横浜国立大学と産業技術総合研究所の小林拓実研究員らの研究グループは共同で、長期運転できるイッテルビウム光格子時計を開発した。将来の国際原子時の精度向上への貢献が期待される。

 時間の単位である「秒」は、現在セシウム原子のある準位間の遷移に共鳴するマイクロ波の周波数を用いて定義されているが、近年、さらに高精度な光格子時計(光を用いる原子時計)が注目されている。また、最近のメートル条約関連会議で、秒の再定義に向けた要求精度などの条件の1つとして、光時計による国際原子時の精度向上が挙げられた。現在、長期運転可能な光時計としてストロンチウム光格子時計の研究が先行しているが、高精度化に利点の多いイッテルビウム光格子時計の開発も世界中で行われている。

 光格子時計は多数のレーザー光源を用いる複雑な装置であるため、時計の動作には、全てのレーザー周波数を精密に制御する必要がある。今回研究グループは、全てのレーザー光源を「光周波数コム」(超短光パルスレーザーから出力される、広帯域で櫛状(comb、コム)のスペクトルを持つ光)で制御する新しいシステムを構築し、イッテルビウム光格子時計の安定した動作を実現した。

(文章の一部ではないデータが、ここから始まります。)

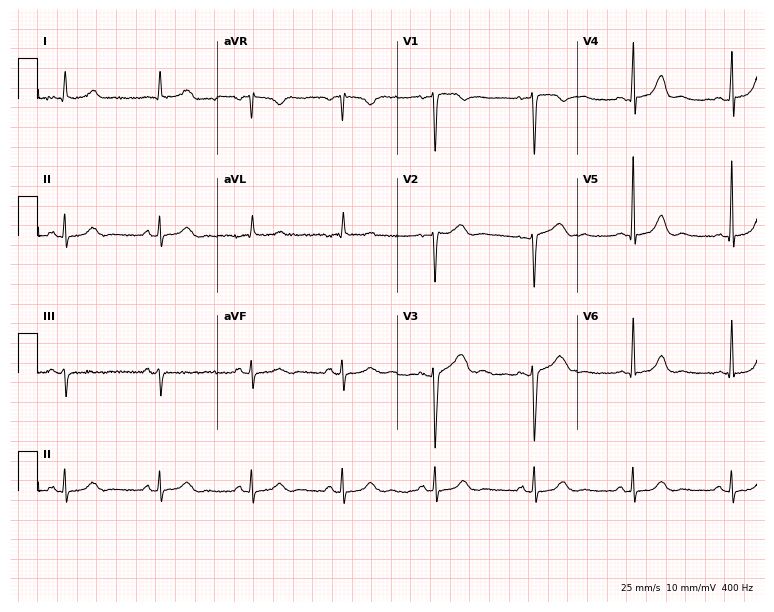
Standard 12-lead ECG recorded from a woman, 62 years old (7.3-second recording at 400 Hz). Read as a normal ECG.
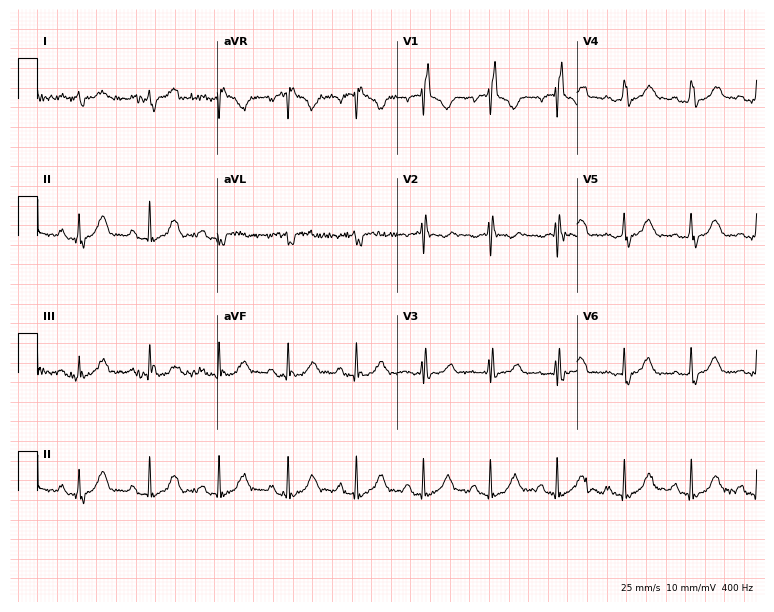
Electrocardiogram (7.3-second recording at 400 Hz), an 85-year-old male. Of the six screened findings (first-degree AV block, right bundle branch block, left bundle branch block, sinus bradycardia, atrial fibrillation, sinus tachycardia), none is recorded. Findings outside these six are not listed.

 開発したイッテルビウム光格子時計を数カ月の実験期間内に定期的に運転したところ、積算運転時間は60時間以上となり、将来、国際原子時の精度向上に貢献できる能力があることが示された。また、誤差評価を行ったところ、周波数の相対的な誤差は9000万年に1秒程度であることが確かめられた。

 今後は、イッテルビウム光格子時計の安定性と信頼性をさらに向上させ、標準器としての完成度を高め、国際原子時への貢献を目指すとしている。

論文情報:【IEEE Transactions on Ultrasonics, Ferroelectrics, and Frequency Control】Uncertainty evaluation of an 171Yb optical lattice clock at NMIJ.